> **PROBLEM**
Select and reproduce each line of the listing below that bears the string "Category".
START SUPPLIED ENTRIES
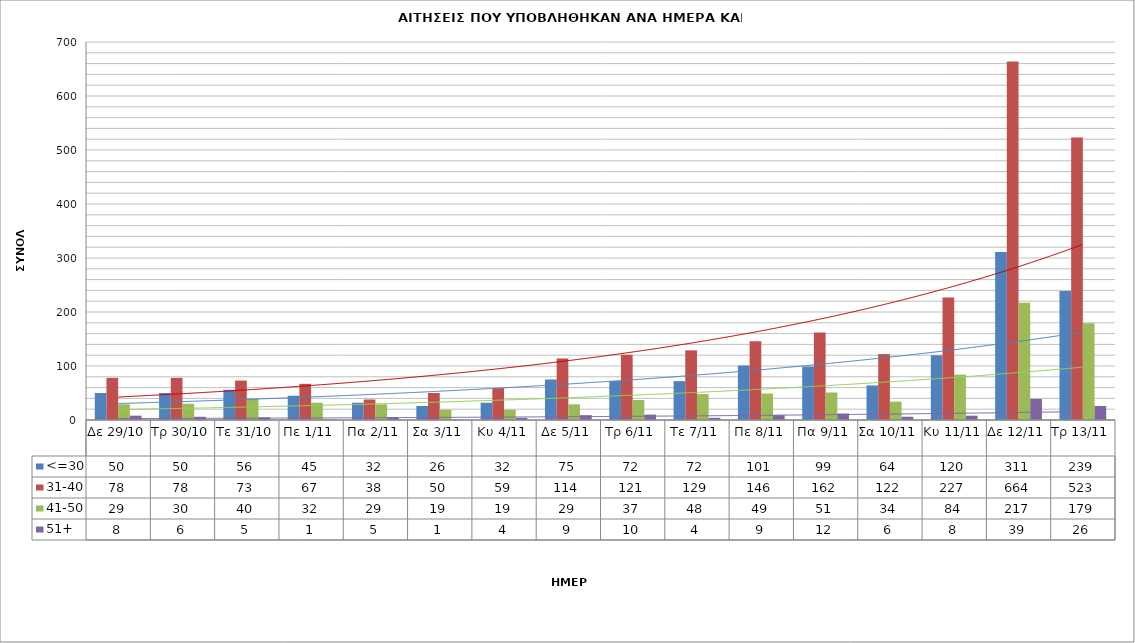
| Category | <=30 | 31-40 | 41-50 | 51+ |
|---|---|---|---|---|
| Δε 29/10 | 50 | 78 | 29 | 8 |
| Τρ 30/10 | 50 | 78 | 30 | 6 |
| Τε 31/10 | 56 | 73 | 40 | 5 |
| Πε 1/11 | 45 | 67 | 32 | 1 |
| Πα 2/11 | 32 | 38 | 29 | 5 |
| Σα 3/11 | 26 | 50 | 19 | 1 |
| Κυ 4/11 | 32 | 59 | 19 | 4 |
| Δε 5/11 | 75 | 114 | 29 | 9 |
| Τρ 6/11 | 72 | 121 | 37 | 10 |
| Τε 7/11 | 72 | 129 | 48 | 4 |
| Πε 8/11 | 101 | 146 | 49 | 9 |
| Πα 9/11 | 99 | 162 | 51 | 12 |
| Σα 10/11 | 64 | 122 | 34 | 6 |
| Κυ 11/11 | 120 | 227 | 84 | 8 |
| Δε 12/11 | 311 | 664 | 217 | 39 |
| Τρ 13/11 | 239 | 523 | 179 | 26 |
END SUPPLIED ENTRIES
START SUPPLIED ENTRIES
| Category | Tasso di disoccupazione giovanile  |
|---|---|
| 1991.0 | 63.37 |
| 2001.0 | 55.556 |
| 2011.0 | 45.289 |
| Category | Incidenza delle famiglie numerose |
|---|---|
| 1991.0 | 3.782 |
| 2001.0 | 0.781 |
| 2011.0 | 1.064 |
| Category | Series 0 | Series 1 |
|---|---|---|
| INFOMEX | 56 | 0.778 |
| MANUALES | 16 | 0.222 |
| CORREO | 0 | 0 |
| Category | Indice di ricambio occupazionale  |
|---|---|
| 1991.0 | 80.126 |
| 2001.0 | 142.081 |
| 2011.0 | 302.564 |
END SUPPLIED ENTRIES
START SUPPLIED ENTRIES
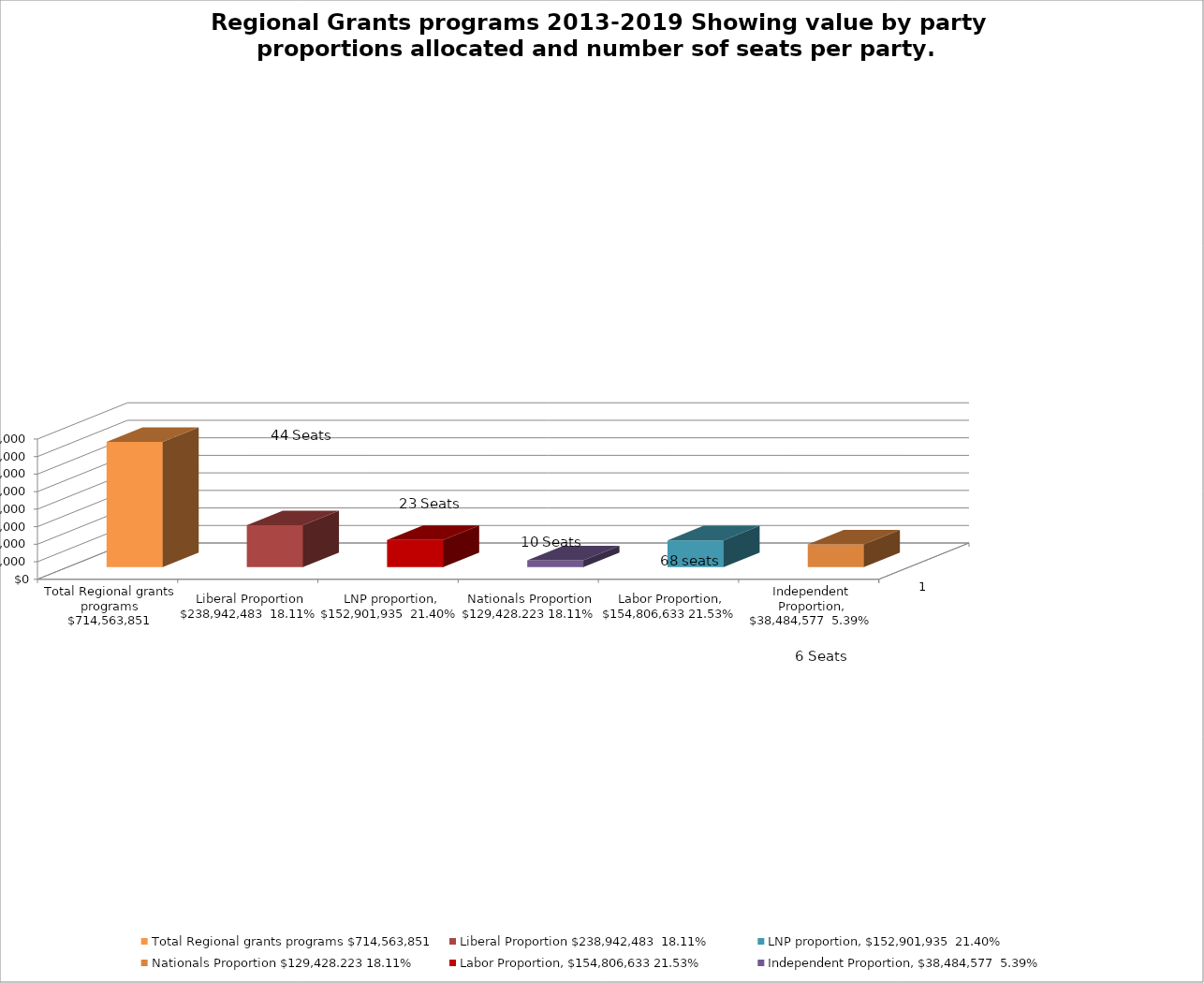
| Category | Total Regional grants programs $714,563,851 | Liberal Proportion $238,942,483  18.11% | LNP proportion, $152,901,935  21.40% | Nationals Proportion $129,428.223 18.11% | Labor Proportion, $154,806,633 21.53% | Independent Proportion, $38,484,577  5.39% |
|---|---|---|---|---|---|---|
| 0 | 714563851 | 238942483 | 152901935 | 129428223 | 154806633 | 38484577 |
END SUPPLIED ENTRIES
> **EXERCISE OUTPUT**
| Category | <=30 | 31-40 | 41-50 | 51+ |
| Category | Tasso di disoccupazione giovanile  |
| Category | Incidenza delle famiglie numerose |
| Category | Series 0 | Series 1 |
| Category | Indice di ricambio occupazionale  |
| Category | Total Regional grants programs $714,563,851 | Liberal Proportion $238,942,483  18.11% | LNP proportion, $152,901,935  21.40% | Nationals Proportion $129,428.223 18.11% | Labor Proportion, $154,806,633 21.53% | Independent Proportion, $38,484,577  5.39% |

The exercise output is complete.